David pushes on a .50 kg bottle of water with a force of 3.5 N (R). The coefficient of friction between the bottle and the desk is .20. Using the dynamics worksheet format below, find the acceleration of the bottle and how far it travels in 3.0 s if it starts from rest.

## Homework Equations

Not sure which ones to use:
-> Fnet=Fa-Ff
-> Fa = 3.5 N (E)
-> Ff= coefficient of friction*Fg
-> Fg= mg

Forces acting on bottle: Fg, Fn, Ff, Fa

## The Attempt at a Solution

Fa=3.5N
coefficient of friction=.20
a=?
t=3.0s
V2=?
V1= 0m/s^2
Don't forget Newton's 2nd law in your relevant equations (F_net =ma). Then you can solve for the acceleration. Also, how about then using the kinematic equation of motion that relates distance with time and acceleration?

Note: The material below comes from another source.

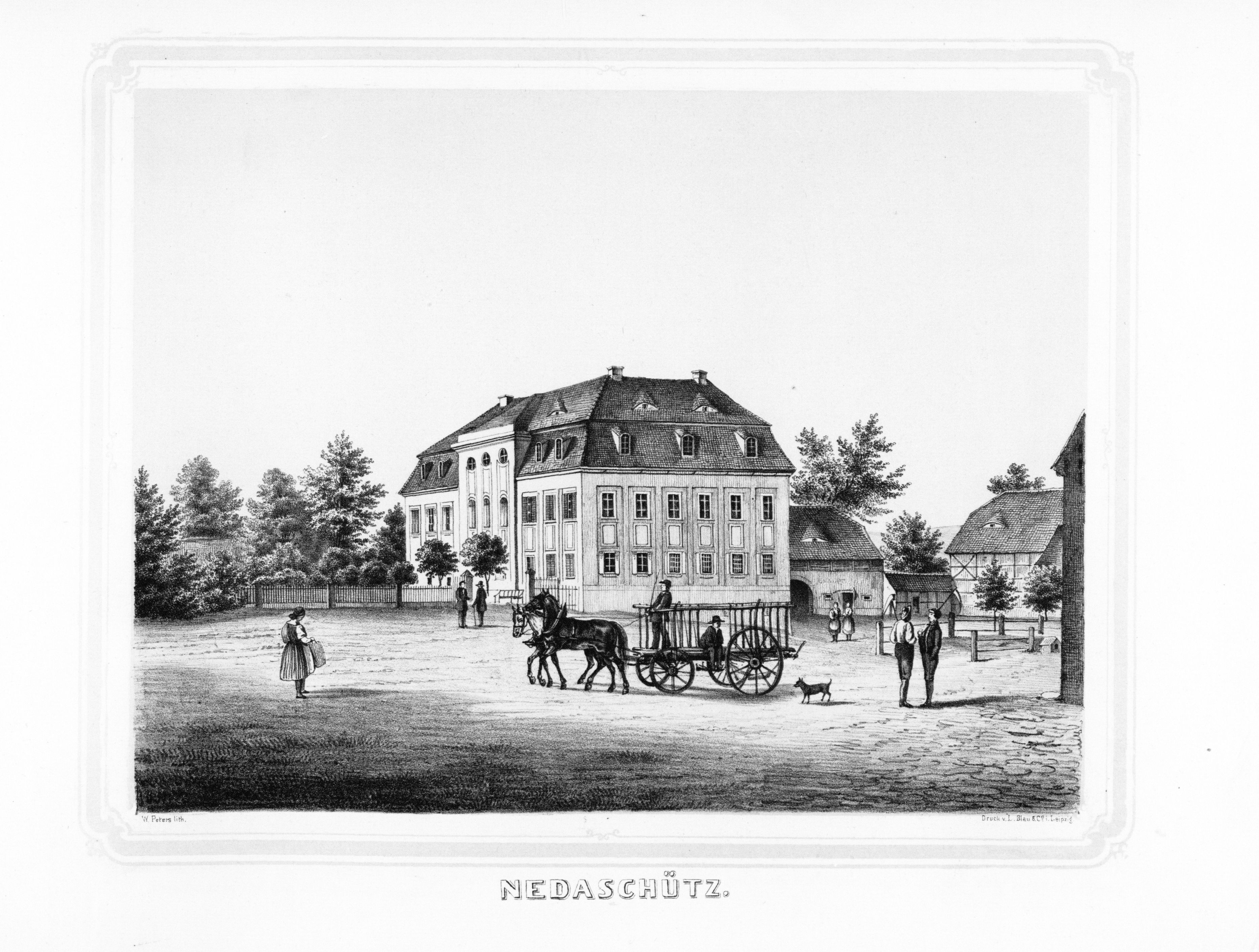 Nedaschütz aus: Album der Rittergüter und Schlösser im Königreiche Sachsen Markgrafenthum Oberlausitz Section: III

Using Ff = uFN, find force of friction. So Ff = (0.20)(0.50)(9.8) = 0.98 N
Find the net force by subtracting 0.98 N from 3.5 N = 2.52 N.
Then using F=ma, find a. 2.52/0.50 = 5.04 m/s^2

Using d= vit + 0.5 at^2, you can find d.

so d = (0)(3) + (0.5)(5.04)(3^2) = 22.68 m.

This this right

PhanthomJay Looks real good!